Ironically, pastors and churches that ignore people suffering from gender confusion (or, worse, condone it) are complicit in the Apostle Paul’s assessment in Romans 1:24-27—giving them over to their ungodly passions. Gagnon compares homosexuality with alcoholism both because of the medical problems associated (including an addictive character), but also because recovery is difficult. Clinical studies prior to politicization of the issue reported recovery rates of about 30 percent (28.8%), roughly on par with success rates reported by Alcoholics Anonymous (420-432) . Recovery in this context means we are able to control our responses, not our temptations.
Gagnon is a professor at Pittsburgh Theological Seminary and elder in the Presbyterian Church (USA). He has a master’s in theological studies from Harvard Divinity School and a doctor of philosophy from Princeton Theological Seminary . The acknowledgments section of his book reads like a who’s who of evangelical scholars. The Bible and Homosexual Practice is written in 5 chapters:
- The Witness of the Old Testament,
- Same-Sex Intercourse as a “Contrary to Nature” in Early Judaism,
- The Witness of Jesus,
- The Witness of Paul and Deutero-Paul, and
- The Hermeneutical Relevance of the Biblical Witness (5-10).

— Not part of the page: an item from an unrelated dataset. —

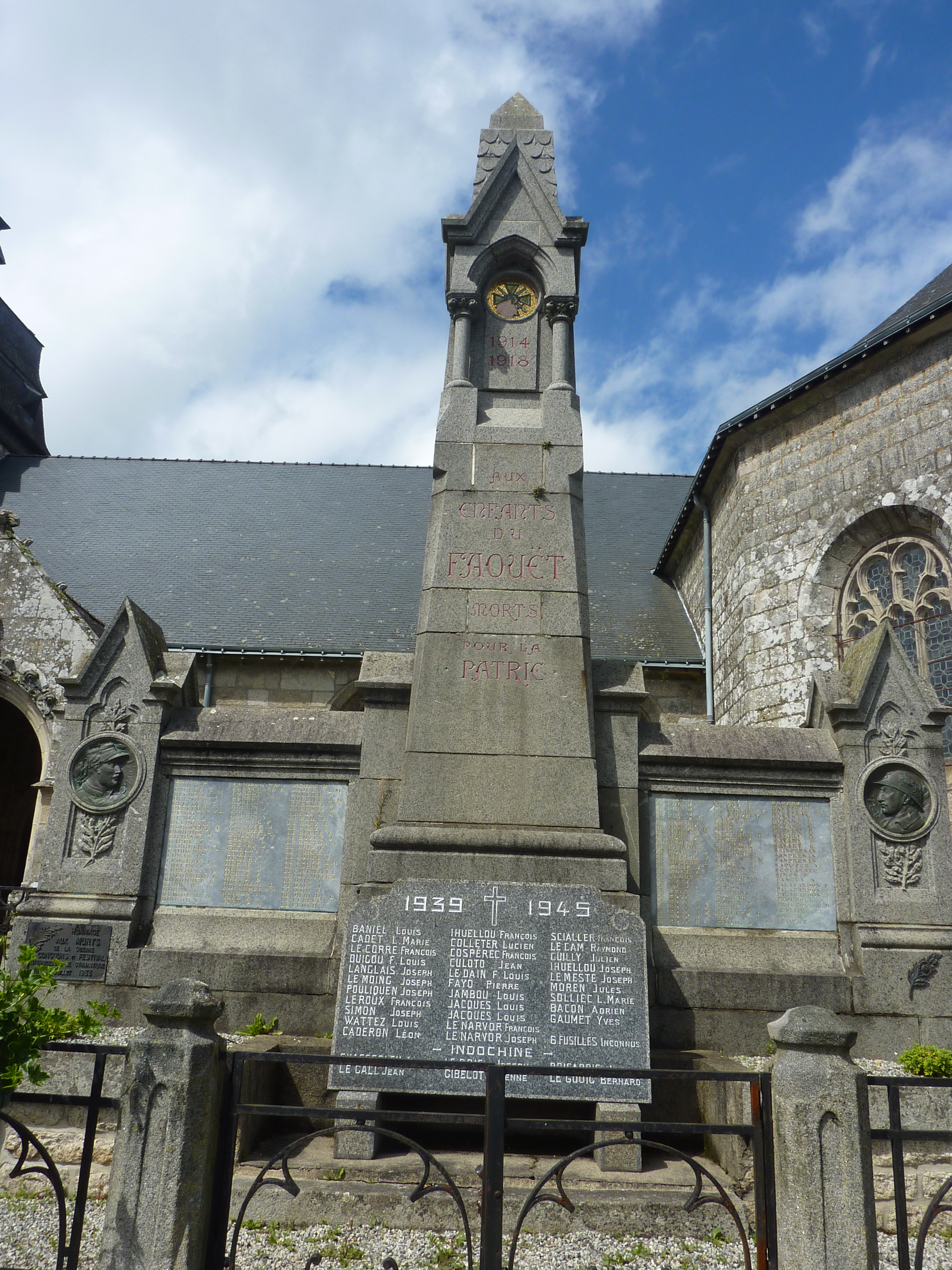 Le Faouët (Morbihan) : le monument aux morts

The introduction and conclusions are not numbered. These chapters are proceeded by the acknowledgments and followed by both a topical and a scriptural index.
The response of the church to gender confusion is the defining issue of our day. Until the 1980s, no Christian denomination considered homosexuality acceptable behavior; now, many denominations, including my own, are having trouble establishing spiritual boundaries of any kind—the teaching on homosexuality stands out primarily in that it is the most obvious. As a consequence, Christians need to be aware of the arguments being made. In this debate, Gagnon’s research is an important resource.
Here in part 1, I have given an overview of Gagnon’s argument and highlighted health effects of homosexuality. Christians more normally focus on scriptural arguments. So, in part 2, I will survey his review of Old Testament passages on homosexuality and, in part 3, I will turn to passages on the New Testament.
 The professor was on the faculty at University of Dubuque Theological Seminary.
 For example: “You shall not lie with a male as with a woman; it is an abomination.” (Lev. 18:22 ESV) Also: “For this reason God gave them up to dishonorable passions. For their women exchanged natural relations for those that are contrary to nature; and the men likewise gave up natural relations with women and were consumed with passion for one another, men committing shameless acts with men and receiving in themselves the due penalty for their error.” (Rom. 1:26-27 ESV)
 This reference is taken from Jeffrey Satinover’s “Homosexuality and the Politics of Truth” (Grand Rapids: Baker Books, 1996).